The European bee-eater occurs in Britain mainly as a spring overshoot. Until the late 20th century the species was a national rarity i.e. a species whose records are collected by the British Birds Rarities Committee. Increasing numbers meant that it was downgraded to a "scarce migrant" from 1991. Bee-eaters are occasionally seen in Britain in autumn, but are much scarcer at that season. The species has occasionally bred. A flock of at least nine European bee-eaters was seen near Great Yarmouth and in other locations in the summer of 2021.

===Breeding attempts===
European bee-eaters have attempted to nest on several occasions in Britain:

- In 1920, a pair made a nesting attempt in a sand bank of the River Esk at Musselburgh, Scotland. A local gardener captured the female, keeping her in a greenhouse, and she died two days later, after laying a single egg.
- In 1955, three pairs of bee-eaters nested in Streat Sand Quarry near Plumpton, East Sussex. The birds were first found on 12 June, although the birds' presence only became widely known at the start of August. One nest was accidentally destroyed by machinery in July, but seven young fledged from the two remaining nests towards the end of August. An RSPB wardening operation was instigated, and in total over 1,000 people visited the site. The birds remained until 24 September.
- A pair nested at Bishop Middleham Quarry, County Durham in 2002. The birds were first found on 2 June, and within a few days started to undertake courtship feeding and copulation; five chicks hatched, but one died in the nest, one died before fledging, and a third disappeared and was also believed to have died. Durham Wildlife Trust (with RSPB assistance) set up a wardening post during the period when the birds were nesting. News was released to rare bird information services, and the national news media also reported on the birds' presence. In total, some 15,000 people visited the site during their stay; the adults and both fledged young were seen to leave on 28 August, when they flew off high to the south.
- A pair took up residence on farmland adjacent to the River Wye, near Hampton Bishop, Herefordshire in summer 2005; by mid-July the adults were bringing insect food to the riverbank nest-hole confirming that eggs had hatched. A wardening operation was set up by the RSPB, with public access granted, resulting in about 2,000 people seeing the birds. However, on the evening of 29 July, foxes predated the nest, and the birds soon left the site.
- A pair excavated a nest hole at a coastal site in Dorset in 2006, but this attempt failed.
- Two pairs of bee-eaters nested on the Isle of Wight in 2014. A viewing area was set up and run by RSPB and local volunteers enabling thousands of people to enjoy watching the adults hawking near the (hidden) nest site. Success rates unknown.
- Two pairs of bee-eaters nested in Low Gelt sand quarry near Brampton, Carlisle in the North Pennines, Cumbria. The birds were found on Friday, 31 July 2015, and were put under the RSPB's 24-hour nest protection programme. A viewing area was set up 200 metres from the nest.
- In June 2017, seven nested at CEMEX quarry East Leake, Nottinghamshire, attracting thousands of bird-watchers.
- In June 2022, seven nested at a disused quarry at Trimingham, near Cromer, Norfolk. Three young birds were successfully hatched and fledged before the flock left the country at the end of August.

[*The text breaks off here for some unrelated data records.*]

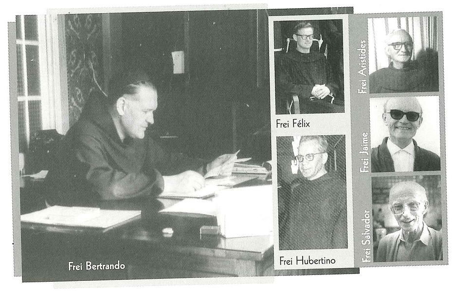 Freis que fazem parte da história do Colégio Santo Antônio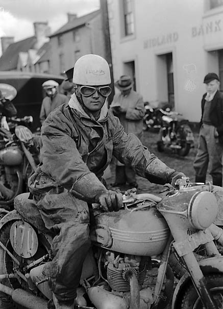 Teitl Cymraeg/Welsh title:Treialon modur rhyngwladol yn Llandrindod Ffotograffydd/Photographer: Geoff Charles (1909-2002) Dyddiad/Date: September 30, 1950 Cyfrwng/Medium: Negydd ffilm / Film negative Cyfeiriad/Reference: (gch00943) Rhif cofnod / Record no.: 3367404 Rhagor o wybodaeth am gasgliad Geoff Charles yn Llyfrgell Genedlaethol Cymru More information about the Geoff Charles Collection at the National Library of Wales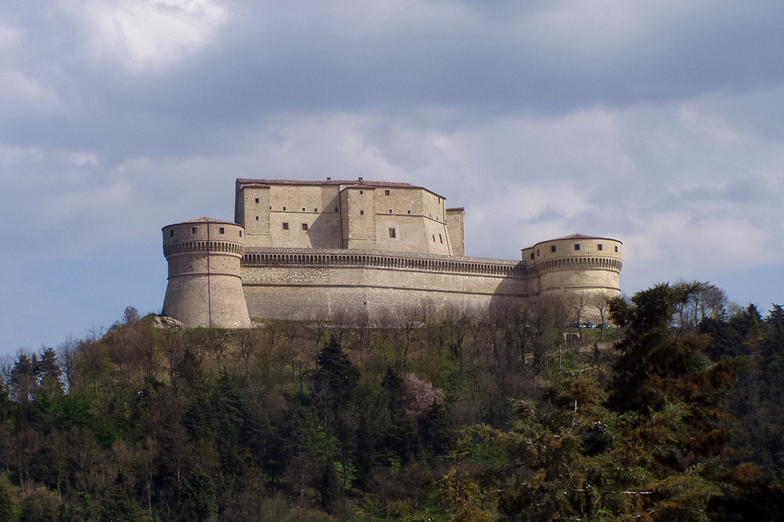 La rocca di San Leo. Foto personale. Aprile 2006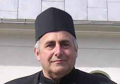 Preotul Mircea Suciu (foto Oblio)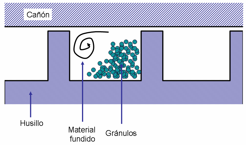 Mecanismo de fusión en el extrusor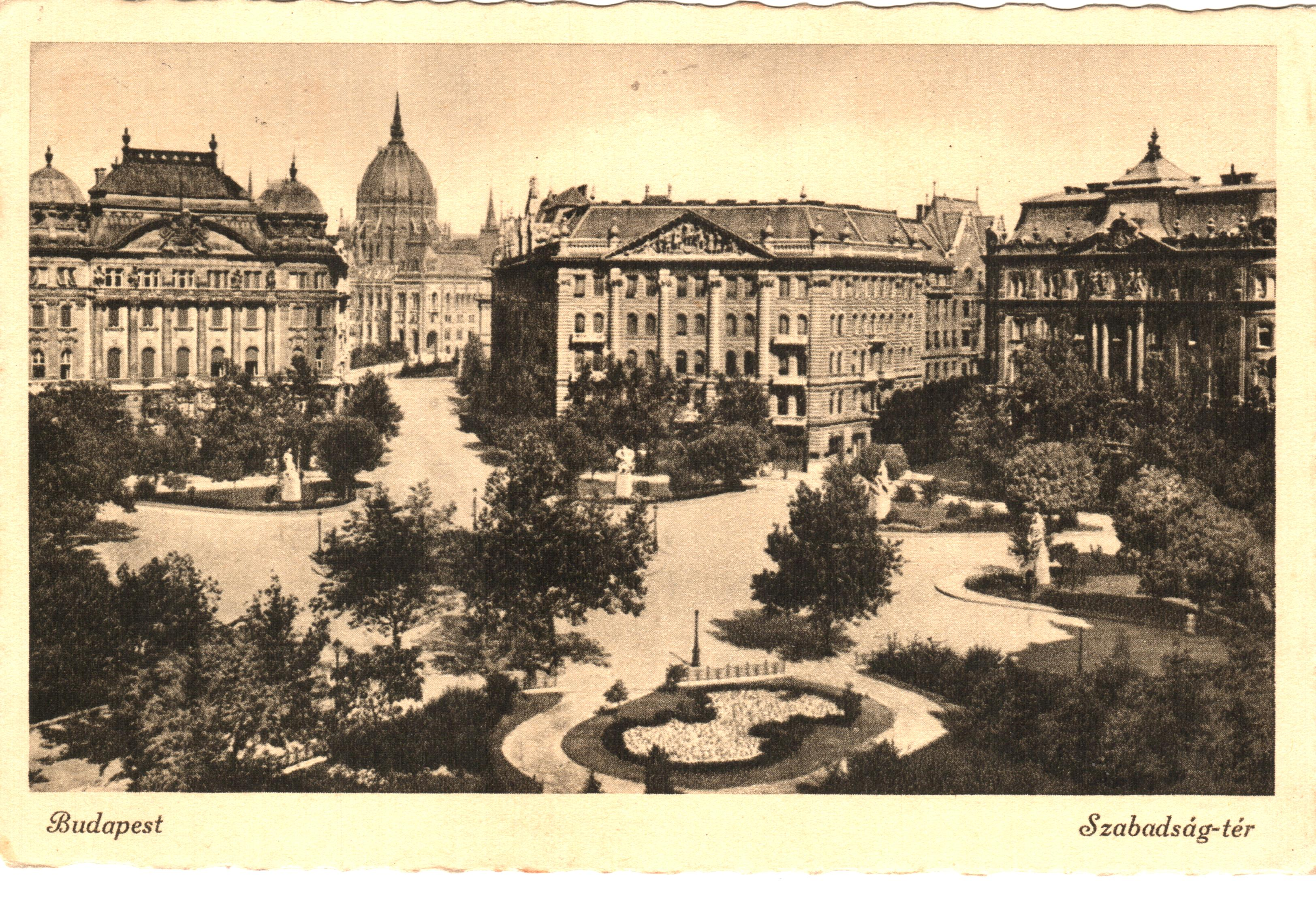 Szabadság híd, 1940. Budapest. A képeslap hátoldalával együtt megjelent Creative Commons alatt a Metapolisz DVD sorozatban.

==Blue-cheeked bee-eater==
Eight sightings of the blue-cheeked bee-eater have been recorded. All individuals were adults, and all but one occurred in mid-summer.

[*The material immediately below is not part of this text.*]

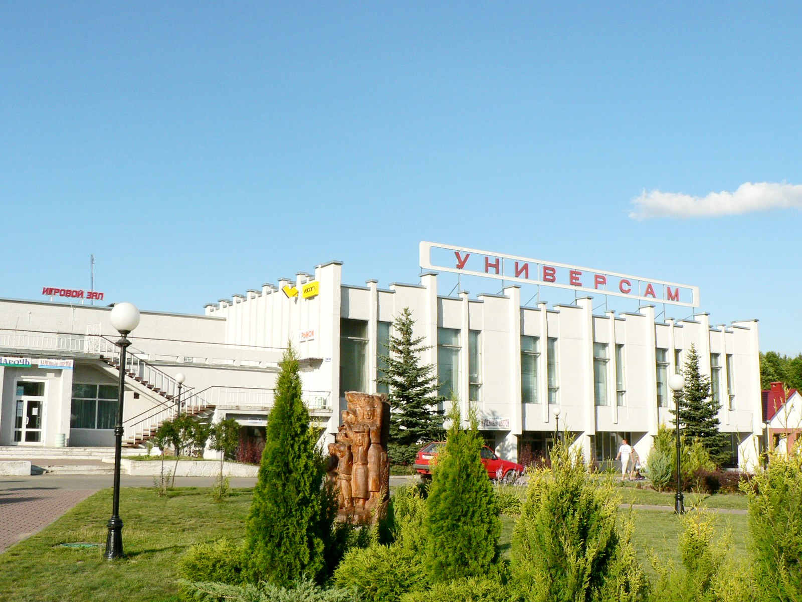 Kompleks usługowo-handlowy przy głównym placu w Kupie. Беларуская (тарашкевіца): Паслугова-гандлёвы цэнтр ля галоўнай плошчы ў Купе.

- St Mary's, Isles of Scilly, 13 July 1921 (this bird was killed and the specimen is in the Isles of Scilly Museum)
- St Agnes, Isles of Scilly, 22 June 1951
- Peterborough, Cambridgeshire, 17 September 1982
- The Otter valley, Budleigh Salterton, Devon, from 30 June to 2 July 1987
- Kennack Sands and Cadgwith, The Lizard, Cornwall, 1 June 1989
- Cowden, East Yorkshire, from 8 to 10 July 1989 (also seen at Leverton Marsh, Lincolnshire on 12 July
- Church Hougham, Kent on 18 July 1989
- Bressay, Asta, Tingwall valley and Lerwick, Shetland from 20 June to 3 July 1997

==Escaped species==
One occurrence of the white-fronted bee-eater has been recorded, as an escape from captivity.

The northern carmine bee-eater has also occurred when one spent 24 May 2002 at Mundesley, Norfolk. No doubt of captive origin, it behaved in a wild manner and easily caught plenty of insects.